Xilinx/xup_vitis_network_example

Server crashes when loading the benchmark bitfile

trashcrash opened this issue · 4 comments

I have 2 alveo U280 cards on a same host, directly connected.
Built the design using make all DEVICE=xilinx_u280_xdma_201920_3 INTERFACE=3 DESIGN=benchmark
Here's what I was trying to run:

from vnx_utils import *
import pynq
xclbin = '../benchmark.intf3.xilinx_u280_xdma_201920_3/vnx_benchmark_if3.xclbin'
ol_w0 = pynq.Overlay(xclbin,device=pynq.Device.devices[0])
ol_w1 = pynq.Overlay(xclbin,device=pynq.Device.devices[1])

The system crashes and reboots automatically when ol_w0 = pynq.Overlay(xclbin,device=pynq.Device.devices[0]) is executed. I also confirmed the devices do exist:

for i in range(len(pynq.Device.devices)):
    print("{}) {}".format(i, pynq.Device.devices[i].name))

Output:

0) xilinx_u280_xdma_201920_3
1) xilinx_u280_xdma_201920_3

I tried 2 times on the single bitfile, and re-compiled the design for a new bitfile. All lead to system reboot.

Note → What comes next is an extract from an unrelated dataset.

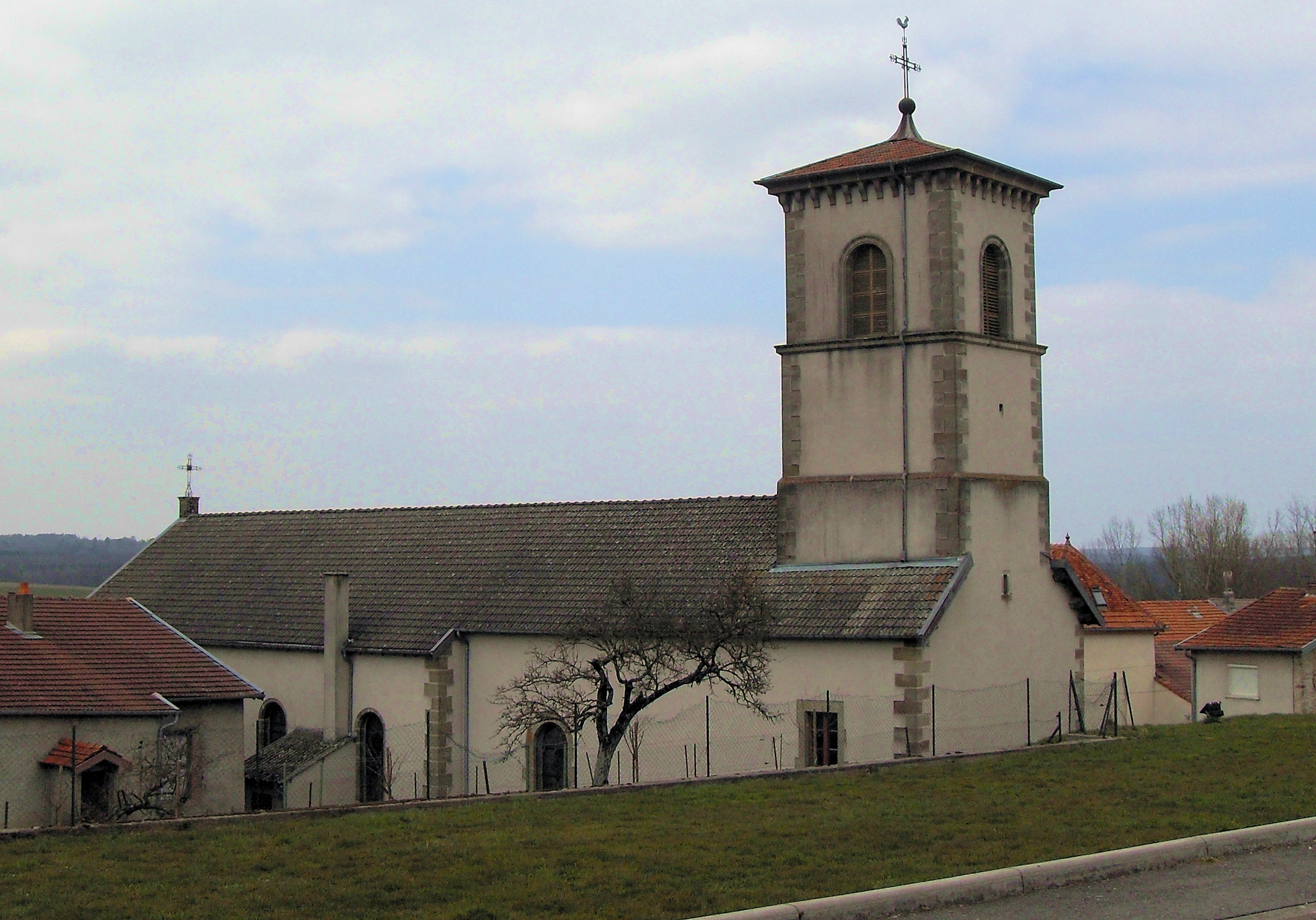 L'église Saint-Roch à Regnévelle

I've found some other thread likely concerning this problem (https://support.xilinx.com/s/question/0D52E00006hpJNLSA2/system-crashes-when-pcie-bit-is-burned-on-fpga?language=en_US), could this be the boards on PCIe are disconnected somehow? I ran the basic designs without any problem. Any idea why the crash happens? Thanks!


System information
Manufacturer: Supermicro
Product Name: X9DRG-QF
Version: 0123456789

OS version
LSB Version: :core-4.1-amd64:core-4.1-noarch:cxx-4.1-amd64:cxx-4.1-noarch:desktop-4.1-amd64:desktop-4.1-noarch:languages-4.1-amd64:languages-4.1-noarch:printing-4.1-amd64:printing-4.1-noarch
Distributor ID: CentOS
Description: CentOS Linux release 7.9.2009 (Core)
Release: 7.9.2009
Codename: Core

XRT version
XRT Build Version: 2.6.655
Build Version Branch: 2020.1

pynq version
PYNQ version 2.7.0

Hi,

PCIe are disconnected somehow?

No, this should not happen. The link you reference is for Vivado designs not Vitis.

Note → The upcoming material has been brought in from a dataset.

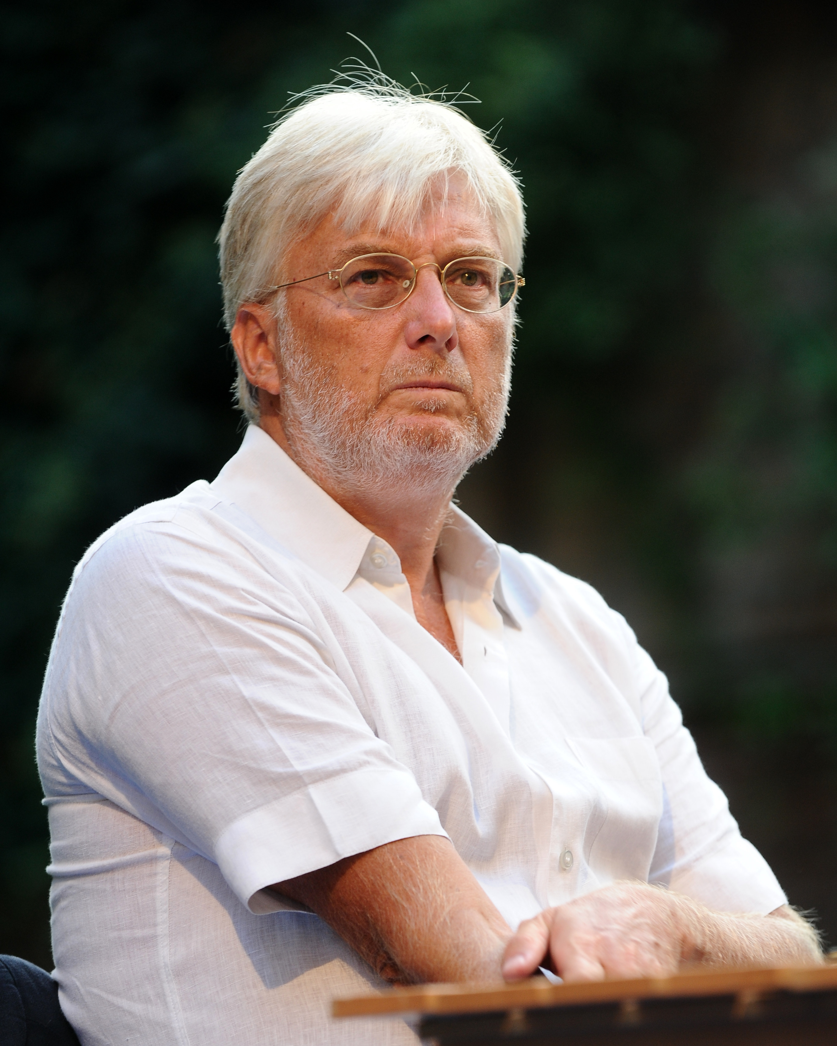 Silvio Perrella a Mantova per il Festivaletteratura 2012.

Can you try to grab the dmesg logs of the previous boot?

Can you try to program the Alveo cards in a different order?

Can you try to program the Alveo cards with xbutil?

The XRT version seems quite old as well

This problem does not seem to be related to VNx nor PYNQ, but I'll try to provide some help

The dmesg log is too long so I uploaded it to drive
https://drive.google.com/file/d/1zzh4L7YiTF7bIBLyzLN-Q2S45vplo2A_/view?usp=sharing

A different order gives the same crash

Using xbutil program -d 1 -p vnx_benchmark_if3.xclbin still results in system crashing.

You are right, it doesn't seem to be related to your work. I'll close the issue after your response. Thanks again for the good work you've achieved :)

The dmesg message is for the current boot.
I am interested in the dmesg message when the system crash, you can try something like this https://unix.stackexchange.com/a/345978

A few things you could try:

  • Generate the benchmark design for only one interface
  • Update XRT to at least 2.11

Could this be a power problem?

With only 1 single interface the server doesn't crash. The server simply couldn't handle 2 interfaces, power-wise or otherwise, it seems.